In last weeks lesson I watched ‘The Shining’, a physiological thriller directed by Stanley Kubrick. ‘The Shining’ is about a man called Jack who takes a new job as a caretaker of a hotel for the winter, Jack and his family move into the hotel and strange things start to happen. Jack eventually ends up going mad and tries to murder his wife and child, but in the end his family escape and he is frozen alive.

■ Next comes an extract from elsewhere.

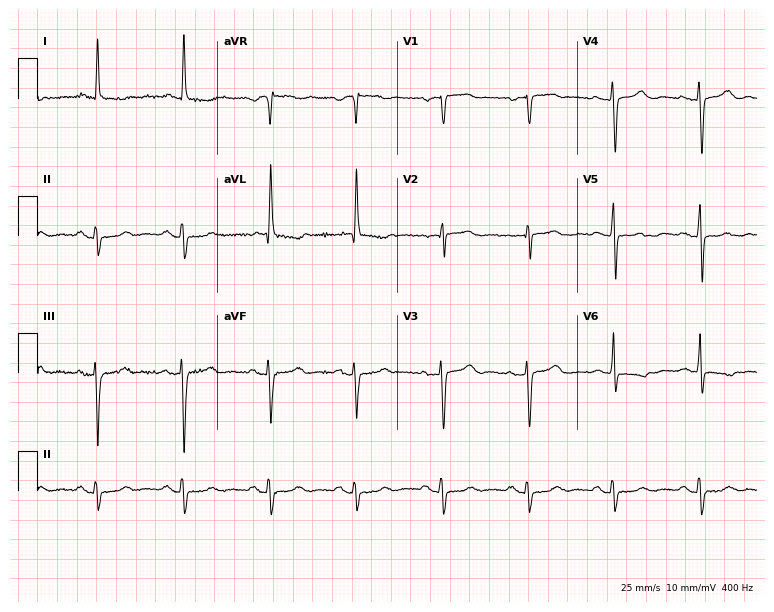
Standard 12-lead ECG recorded from an 84-year-old female patient (7.3-second recording at 400 Hz). None of these six findings is recorded: first-degree AV block, right bundle branch block, left bundle branch block, sinus bradycardia, atrial fibrillation, sinus tachycardia. Other findings, if any, are not listed.

There are a lot of suspenseful moments throughout the film; the suspense is built up through a range of things. Sound helps to create suspense, because it creates tension in the most dramatic parts of the film. The eerie orchestral music gets louder in the scariest parts of the film, for example when the head chef comes back to the hotel after he fears Jacks wife and child are in trouble the music increase because the audience and himself are unaware were Jack is hiding with the axe. This is a suspenseful moment because Jack could jump out at any moment.

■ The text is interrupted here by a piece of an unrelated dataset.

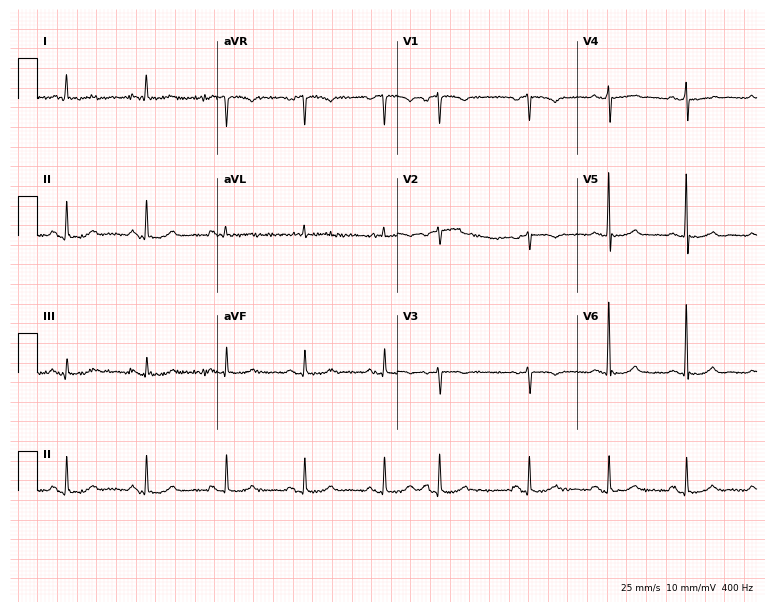
12-lead ECG from a female patient, 75 years old. Screened for six findings — first-degree AV block, right bundle branch block, left bundle branch block, sinus bradycardia, atrial fibrillation, sinus tachycardia — none is recorded.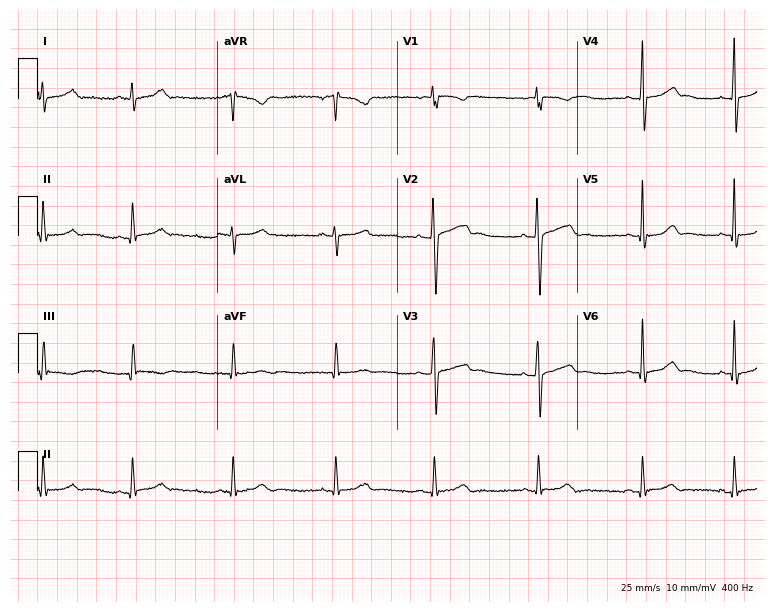
Electrocardiogram, a 20-year-old woman. Overall reading on record: normal ECG.

Mise en scene creates suspense because there are a range of props that leave the viewers apprehensive about what they will be used for, for example when Jack threatens his wife with an axe and when Jack’s wife threatens Jack with a bat.
The camera work is successful in creating suspense because of the various movements and angles. In one scene Jack’s son is riding his bike around the empty hotel the camera is on a floor level following the bike, this intensifies this scene because viewers feel like there on the boy’s level so whatever jumps out at him will also jump out at the viewers.
Overall suspense is very effective through out the film because viewers are apprehensive and excited about the unknown approaching climaxes. The emotional build up leaves the viewers feeling as if they were in Jack’s wife and son’s place, which essentially makes the film more scary/thrilling.